Comment ne pas être épaté par « l'aisance » (qui lui valut quand même une semaine de repos pendant le tournage) de Donald O'Connor dans le numéro Make'em laugh de Chantons sous la pluie ?


Fais les rire ! extrait de Chantons sous la pluie

Tout le monde peut le faire, plus personne n'y croit
Aujourd'hui, même s'il semble démodé de subitement sauter dans les flaques en chantant, cela n'empêche pas quelques réalisateurs téméraires de se lancer dans la production de ces shows filmés particulièrement exaltés.
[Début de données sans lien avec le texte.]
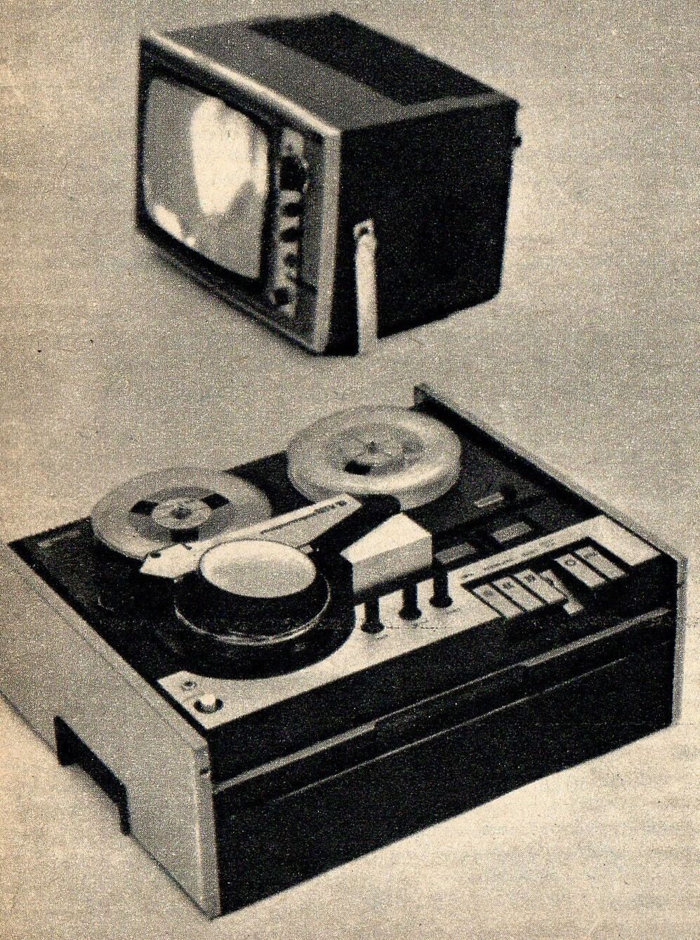 Polski magnetowid MTV-10.

Néanmoins, le spectateur optimiste sort souvent déçu, voire amèrement dégoûté par le foisonnement décousu qui se sera déroulé devant ses yeux.
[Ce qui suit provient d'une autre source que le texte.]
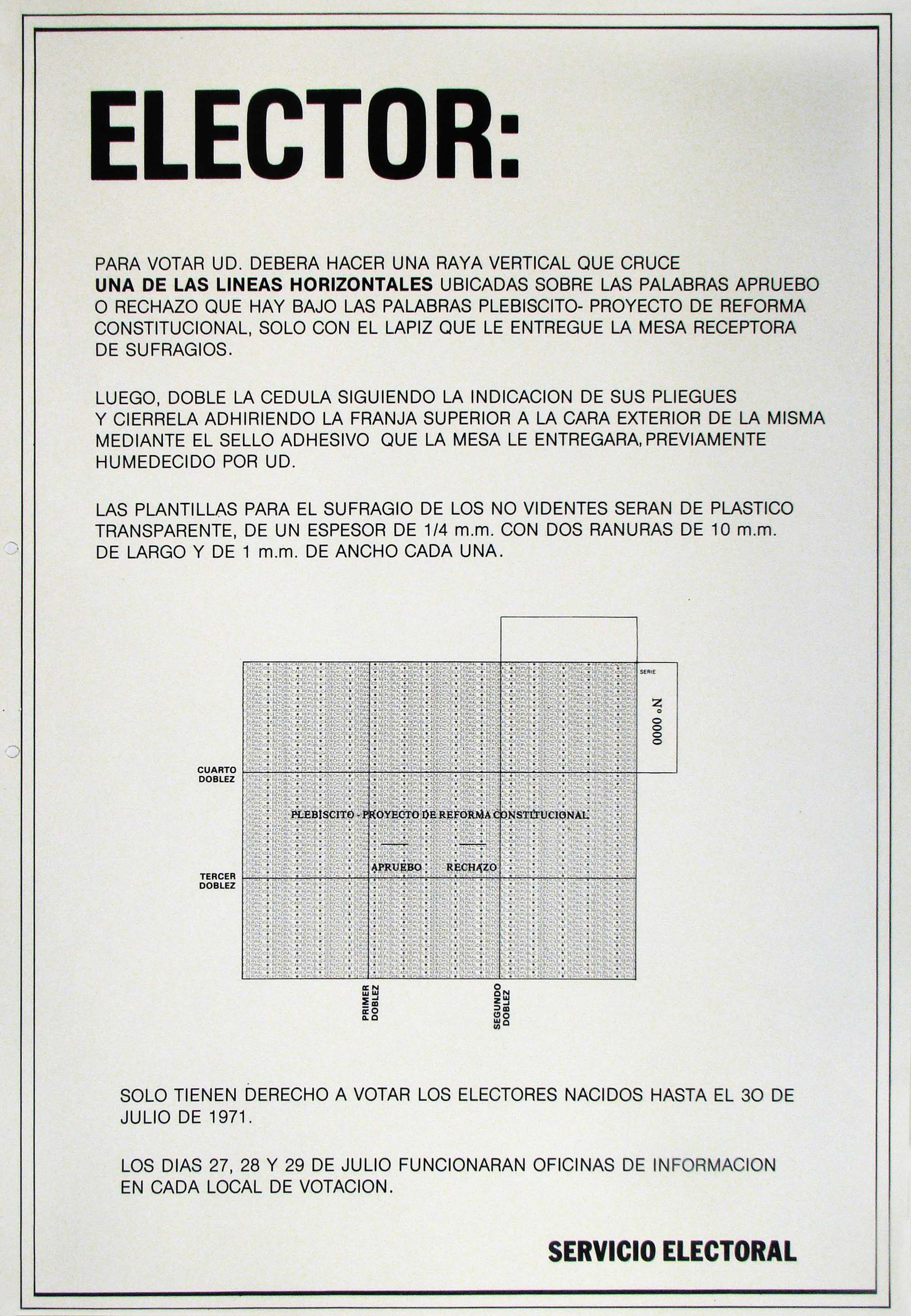 Afiche que presenta un facsímil del voto utilizado en el plebiscito de reformas constitucionales realizado en Chile en 1989, e instrucciones sobre la votación.

Certes quelques perles marquent par leurs qualités, telles que Tout le monde dit I love you, Chicago, Moulin Rouge! ou encore Dancer in the dark, ce dernier n'appartenant toutefois pas à la filmographie US.
Malheureusement pour les aficionados, le talent se fait rare, et les rôles masculins charismatiques, inexistants : en témoignent les prestations grotesques de Richard Gere,(Chicago), Colin Firth (Mamma Mia!) et Daniel Day-Lewis (Nine) acteurs chevronnés dans la "vraie vie". Et si John Travolta (Danny Zuko !) peut convaincre certains dans Hairspray, ce sera... par son travestissement en femme.

Pourquoi tant d'échecs ?
Le fait est que n''importe quel acteur peut aujourd'hui se targuer de jouer dans une comédie musicale, quand aucun ne vouera exclusivement sa carrière à celle-ci. Telle une parenthèse dans leurs parcours, Nicole Kidman (Moulin Rouge! et Nine), Meryl Streep (Mamma Mia), Catherine Zeta-Jones (Chicago), Pierce "007" Brosnan (Mamma Mia!), Johnny Depp (Sweeney Todd, le diabolique barbier de Fleet Street) et bien d'autres jouent le jeu, au sens propre du terme. ils ne savent pas forcément chanter ni danser, mais apprennent, s'investissent corps et âme dans leur rôle : celui d'être acteur de comédie musicale. Au pire, la technique saura pallier leur faiblesse.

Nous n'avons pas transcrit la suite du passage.